1. The Turin Horse (Béla Tarr/Ágnes Hranitzky, Hungary)


The Turin HorseFor a number of films this year, the end of the world became some sort of a theme park ride taken with ease, but none of them ventured as far as Béla Tarr’s mesmerizing, awe-inspiring farewell to cinema. With The Turin Horse, Tarr’s filmmaking traverses the whole gamut, moving away from the wordy realist pictures of his early phase to this extreme abstraction suggesting, in Godard’s phrasing, a farewell to language itself. Centering on a man, his daughter and their horse as they eke out a skeletal existence in some damned plain somewhere in Europe, The Turin Horse is the last chapter of a testament never written, an anti-Genesis narrative that finds God forsaking the world and leaving it to beings on earth to sort it all out by themselves. Tarr’s film is a remarkable cinematic achievement, primal in its physicality and elemental in its force. Nothing this year was so laden with doom and so brimming with hope at once as the ultimate image of the film, where father and daughter – now awakened, perhaps – sit in the darkness with nothing to confront but each other.

2. A Separation (Asghar Farhadi, Iran)


A SeparationAsghar Farhadi’s super-modest yet supremely ambitious chronicle of class conflict in Tehran is a massive deconstruction project that strikes right at the heart of systems that define us. Accumulating detail upon detail and soaking the film in the ambiguity that characterizes the real world, A Separation reveals the utter failure of binary logic – which not only forms the foundation of institutions such as justice but also permeates and petrifies our imagination – in dealing with human dilemmas. Farhadi’s centrism is not a form of bourgeois neutrality that plagues many a war movies, it is a recognition that truth lies somewhere in the recesses between the contours of language, law and logic. Working with unquantifiable parameters such as irrationality and doubt, Farhadi’s film is something of an aporia in the discourses that surround cinema and reality and an urgent call for revaluation of approaches towards critical problems in general. Rigorously shot, edited and directed, A Separation is a genuinely empathetic yet highly intelligent slice of reality in all its messy complexity and breathtaking grace.

3. The Tree Of Life (Terrence Malick, USA)

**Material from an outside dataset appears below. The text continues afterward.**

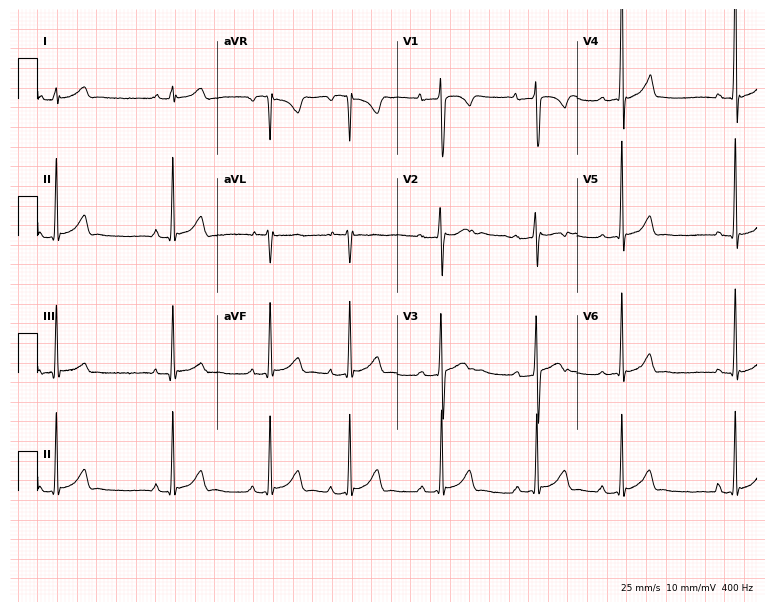
ECG — a 17-year-old male. Labelled as a normal ECG.

The Tree of LifeJuxtaposing the cosmic, the macroscopic and the infinite with the particular, the everyday and the finite, Terrence Malick’s fifth film The Tree of Life seeks to ask big questions. It is here that the director’s longstanding philosophical concerns find perfect articulation and efficacy in the specific form of the film. Seamlessly shifting between perspectives both all-knowing and limited, The Tree of Life posits the existence of a single shared consciousness across time and place, only a small part of which is each human being. It is also Malick’s most phenomenological film and mostly unfolds as a series of sensory impressions that both invites and resists interpretation. An awe-instilling tug-of-war between finitude and permanence, omniscience and ignorance, narrativization and immediate experience and rationalization and incomprehension, Malick’s unabashed celebration of the birth of consciousness – in general and in specific forms – locates the particular in the universal and vice versa. What lingers in the mind more than the grand ideas, though, are extremely minor details, which is pretty much what the medium must aspire to achieve.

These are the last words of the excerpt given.